Confidence surges amongst CFOs, as business outlook improvesDOWNLOAD
15 October 2013: The latest Deloitte Quarterly Chief Financial Officer survey reveals confidence amongst Australian Chief Financial Officers (CFOs) has rebounded to its highest level since early 2011, driven by the end of the minority Federal Government and strengthening economic indicators from Europe, North America and China.
The net percentage of CFOs who felt more optimistic about their company’s future financial prospects than they did three months ago, has surged to 41% up from minus 11% last quarter.
For the past year uncertainty around Federal Government policy has consistently had the most negative impact on CFO optimism. The change of Government has seen a dramatic turnaround with more than two thirds (68%) of CFOs now stating that government policy is having a positive influence on optimism.
Commenting Deloitte chief operating officer, Keith Skinner said: “After a long slog, confidence is back in fashion amongst Australian CFOs, the question is, will it be sustained and translate into increased business activity?”
“We are currently enjoying the highest level of optimism since early 2011. Even more encouraging is the fact that 38% of CFOs believe now is a good time to take more risk onto their balance sheets, the highest level in two years. This could be an early sign that the defensive strategies which have prevailed post the global financial crisis, could soon be replaced by more proactive growth strategies such as mergers and acquisitions (M&A).”
CFOs call for Tax reform
When asked about tax reform an overwhelming majority of CFOs (90%) said that it was an important or very important issue. According to the CFOs questioned, the specific areas of taxation that require reform are company tax (60%), GST (42%), superannuation (38%) state and territory (17%) and employment tax (21%).
Commenting on tax reform Deloitte Access Economics partner, Professor Ian Harper said: “With the current budget deficit and the economically challenging transition from the construction to the production phase of the mining boom, the chances of a corporate tax rate cut in this term of Government are minimal. However, there may be some opportunities for the Government to reduce red tape, regulation and compliance burden on business, which could have a positive but less direct impact on their balance sheets.”
Offshore interest in M&A could stimulate activity
According to Deloitte National Leader of Corporate Finance, James Riddell, “We are starting to see an uptick in M&A activity, a significant rise in companies looking to access the IPO market and the amount of inbound capital looking for acquisitions in Australia seems like it is at its highest level since the GFC. Areas where we are seeing the most activity include Chinese interest in the real estate sector, private sector trading of infrastructure assets and acceleration by Australian state governments assessing asset disposal opportunities.”

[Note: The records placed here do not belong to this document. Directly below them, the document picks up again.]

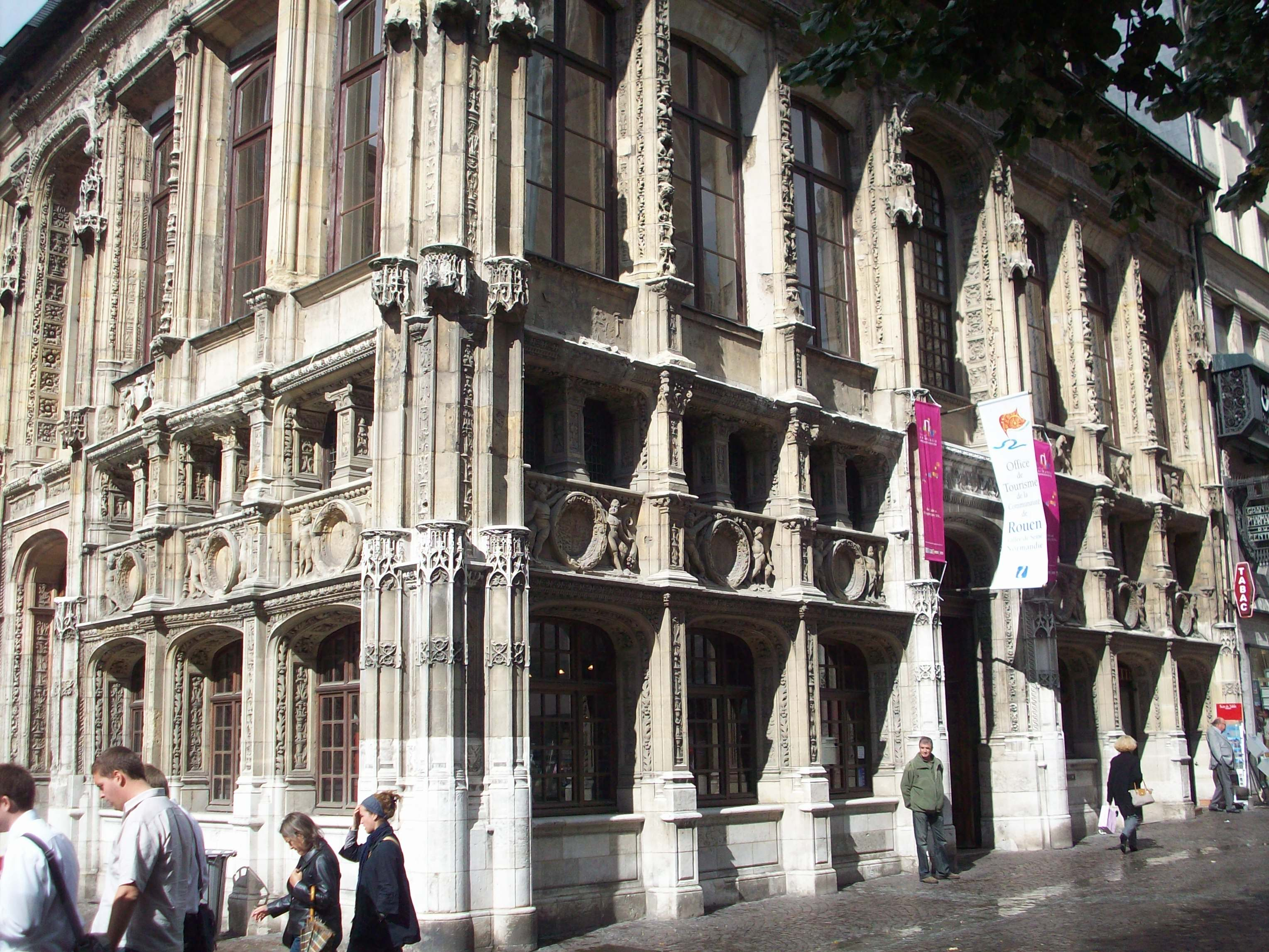 Détail sur la composition du bureau des finances.
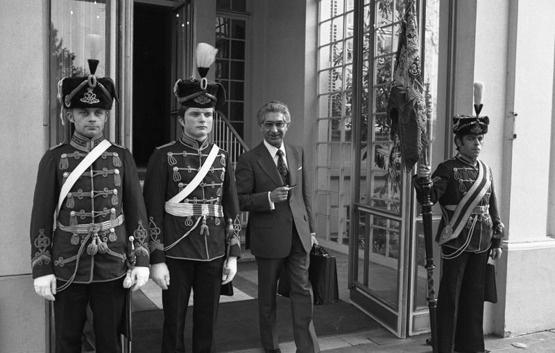 April-Scherz des Bundeskanzleramtes: Grenzschutzabteilung Bonn erhält Uniformen der Bonner Königs-Husaren. (Mitte: Gerhard Jahn)
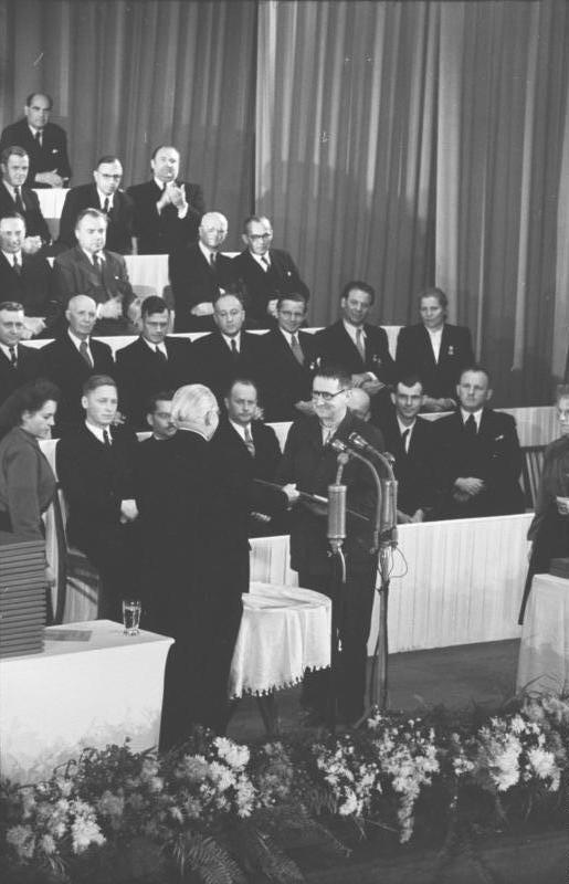 ADN-ZB/Sturm/07.10.1952/Berlin/Bertolt Brecht, Schriftsteller, Dichter und Regisseur empfängt vom Präsident Wilhelm Pieck am Nationalfeiertag der DDR, auf dem Staatsakt in der Deutschen Staatsoper, die Urkunde zum Nationalpreis I. Klasse.
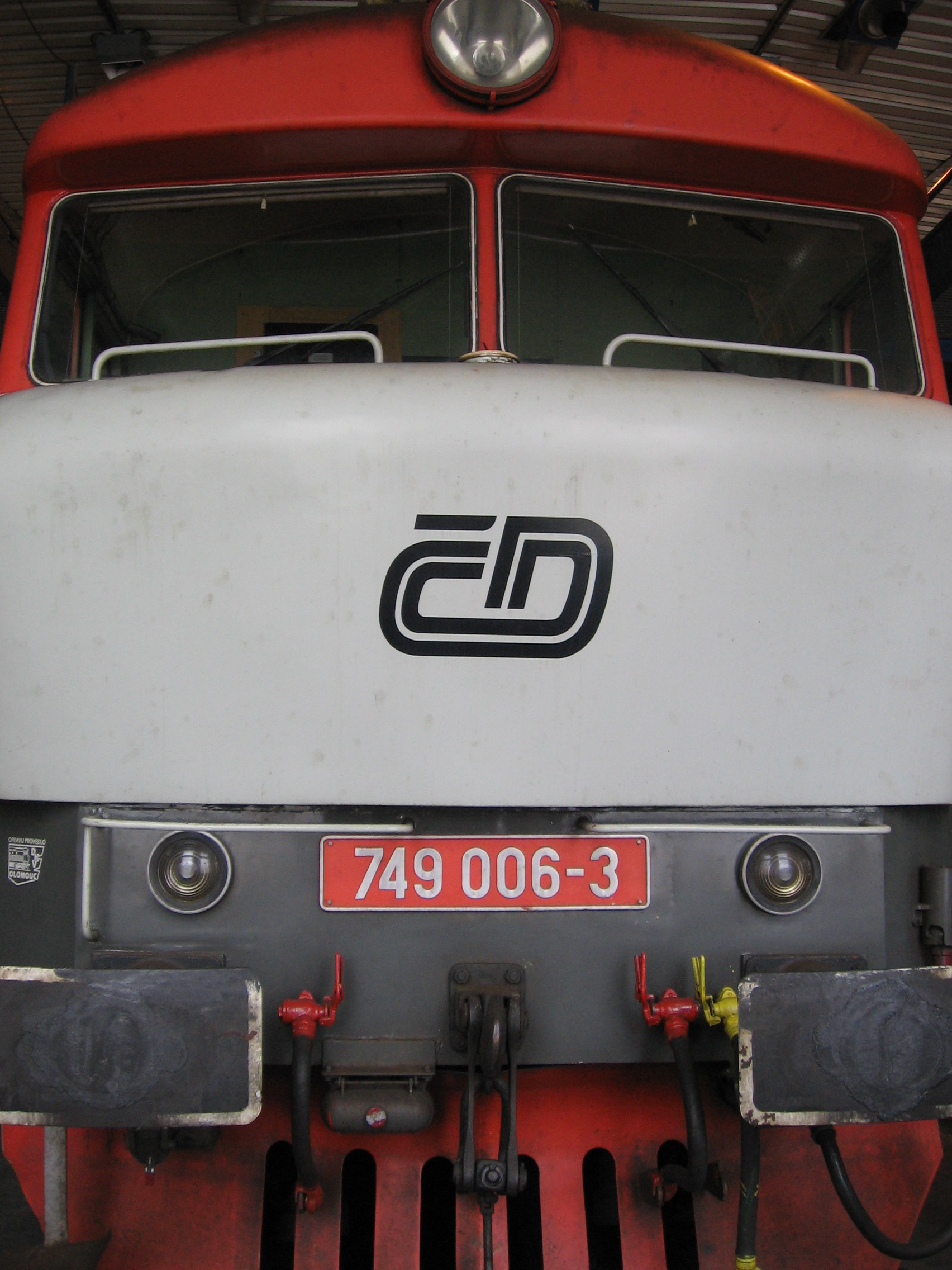 749.006 ve Vršovicích
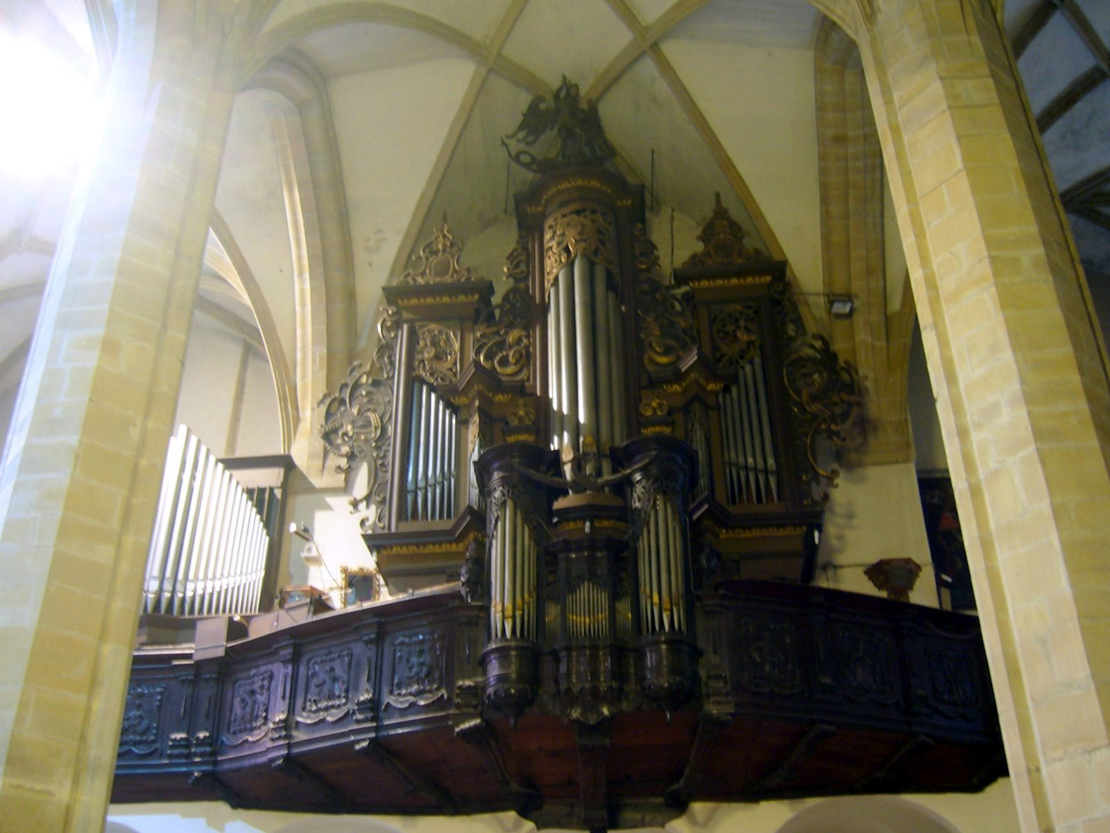 Veľký organ v Konkatedrále sv. Mikuláša v Prešove
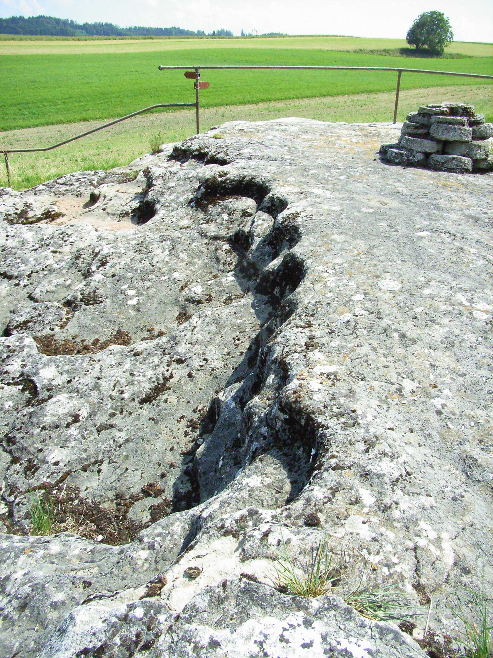 gallo-römischer Steinbruch in Chavannes-le-Chêne / VD

“This uptick led by offshore interest in M&A could be the jolt, corporate Australia has long needed. For too long post the GFC, corporate Australia has chosen to focus organically rather than on capital optimisation to drive growth; Accordingly, we think the biggest risk to corporate Australia is ‘missing the boat’. Pressure on C-suite executives from foreign competition and equity analysts is likely to increase and force a shift towards addressing capital optimisation or return the “war chests” of unutilised capital to shareholders if they miss their opportunities,” said Mr Riddell.
Positioning for prosperity
Looking beyond the mining boom CFOs nominated gas as a major driver of economic growth in the next two decades, followed by agribusiness, tourism, higher education and construction as the top five sectors.
Professor Harper continued, “This closely aligns with Deloitte’s assessment in the recently released Building the Lucky Country #3: Positioning for prosperity? Catching the Next Wave. We also believe wealth management has high growth potential driven by an ageing Asian middle class. Collectively we expect the top five sectors we identified could even be as big as the mining boom. The challenge facing CFOs is how they can influence business strategy to be best positioned for the next waves of growth and prosperity.”